There are many outcome measures specific to mental health that make an important contribution to clinical research. Reference Gilbody, House and Sheldon11 However, these condition-specific measures are not suitable for use in economic evaluation since they are not preference-based, that is they have not been scored with the values of the general public obtained using a recognised elicitation technique (as required by NICE and similar agencies around the world).
Where do we go from here?
It is important to further test generic measures such as the EQ–5D in mental health. There are considerable advantages to using measures that assess physical and mental health problems together. Where generic measures are found to be adequate, as may be the case in some common mental health problems, NICE has recommended estimating ways to map from condition-specific measures (e.g. PHQ–9) onto EQ–5D in order to predict EQ–5D scores from the instrument used in any given trial or study. However, this depends on the generic instrument being appropriate or else it will miss some specific dimensions being picked up by the condition-specific measure.

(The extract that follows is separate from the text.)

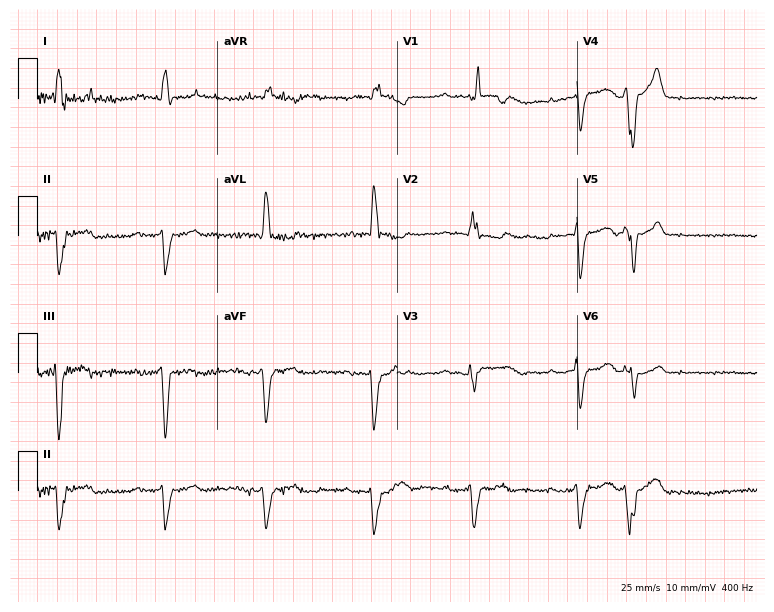
Standard 12-lead ECG recorded from a female patient, 66 years old. The tracing shows right bundle branch block.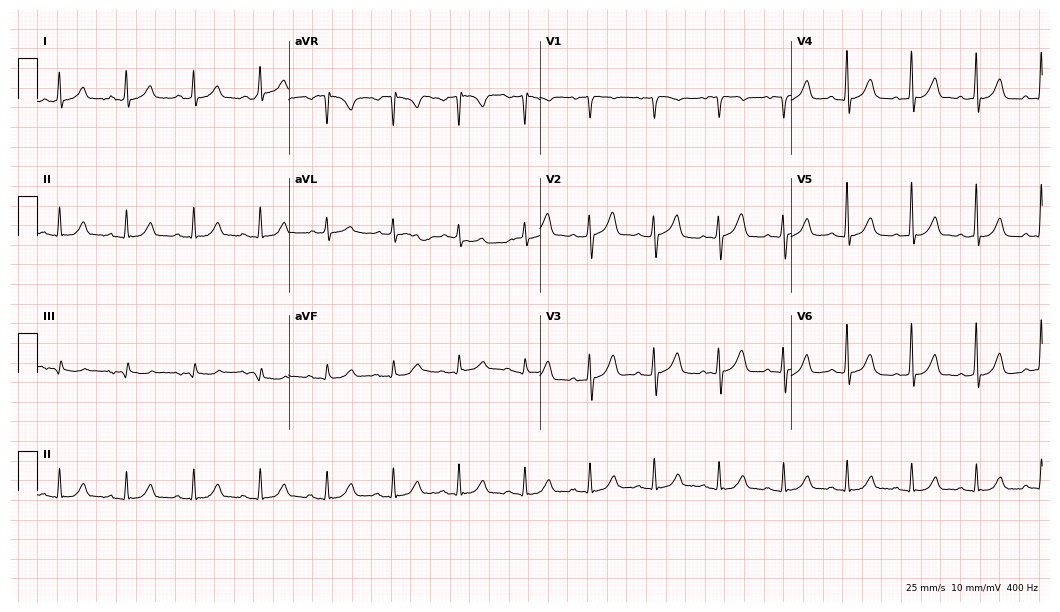
12-lead ECG from a man, 65 years old (10.2-second recording at 400 Hz). No first-degree AV block, right bundle branch block, left bundle branch block, sinus bradycardia, atrial fibrillation or sinus tachycardia recorded for this tracing.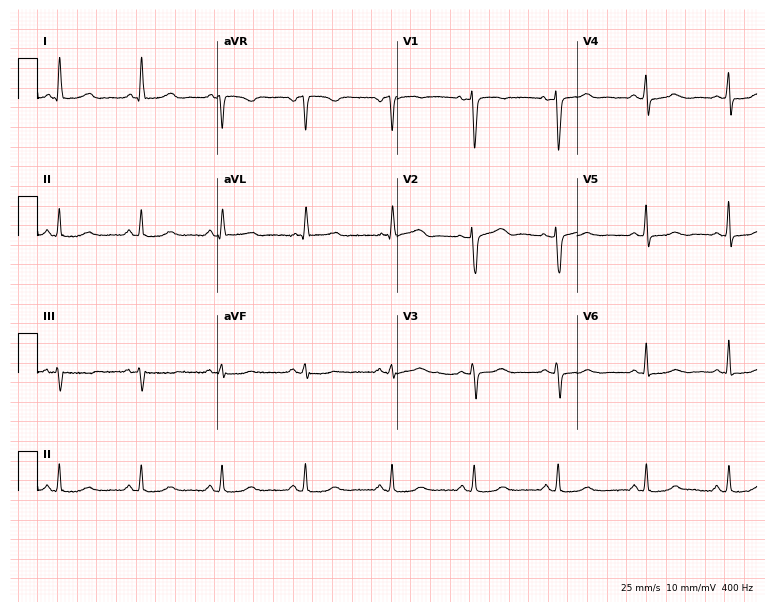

It is unlikely that generic measures will be adequate for all mental health conditions. Therefore it will be necessary to start a programme of work to develop mental health-specific preference-based measures. In some areas of mental health there has already been an impressive amount of work to develop quality-of-life instruments such as the PHQ–9 and CORE–OM. Given that such measures exist and have been widely tested, it may be possible to build a preference-based measure using them by applying modern psychometric techniques to help simplify them. This approach has been used recently with the CORE–OM. Reference Mavranezouli, Brazier, Young and Barkham12
For some conditions (e.g. psychotic and personality disorders), there may be a case for developing a new preference-based measure that reflects the views of mental health services users and at the same time passes standard psychometric testing. It should be developed from in-depth qualitative interviews and psychometrically tested. The second stage would be to value health states defined by the new descriptive system using one of a number of possible techniques, such as time trade-off, Reference Brooks4 using the values of the general public (to satisfy NICE) and mental health service users. This would enable health economics to better meet the challenge posed by Saarni and colleagues.